Editorial
The Speed of Light
José Manuel dos Santos and António Soares

It was as if speed, which was the subject that had been planned and announced long ago for this edition, had morphed into the image of our perplexity and blended into the measure of our distance from things. This edition of Electra was ready to go to print when life changed completely. Suddenly spaces closed and time turned about face, pulling tomorrow into today and slowly leading today into tomorrow.

point dume

Herb Ritts, Jackie Joyner-Kersee, Point Dume, 1987
© Herb Ritts / Trunk Archive

 

The world ground to a halt: it stopped to stop something that could kill us, but sped up to speed up what could save us. This is why many plans were put on hold, like a tightrope walker who runs along the wire, stops to concentrate and then moves on into danger.

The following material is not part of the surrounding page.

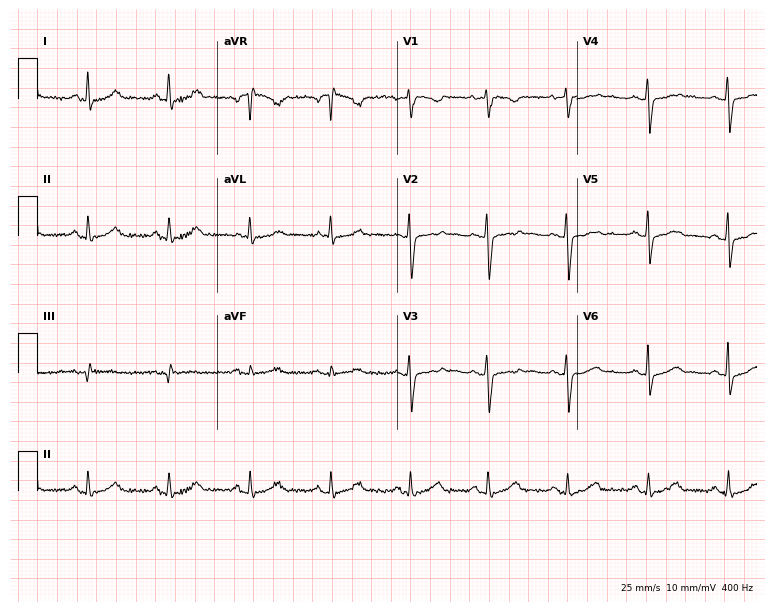
Electrocardiogram (7.3-second recording at 400 Hz), a 34-year-old woman. Overall reading on record: normal ECG.

The Covid-19 pandemic and everything that had to be done to try to limit the propagation, disease and death associated with it created bans, obstacles, limitations, ruptures and violence, with devastating effects.

These difficulties meant that the release of Electra 9 had to be postponed. But the magazine that you are holding is a little different from the one that we had approved as ready to go to press. We used this waiting time as an opportunity to update it with some additional contributions that help us turn our thoughts to what has happened and the unexpected face that this gives to the future. The commonplace that we so often hear vainly repeated that ‘nothing will ever be the same again’ has now gained a strength that makes it less banal, lending it a threatening eloquence. We are going to reflect on this.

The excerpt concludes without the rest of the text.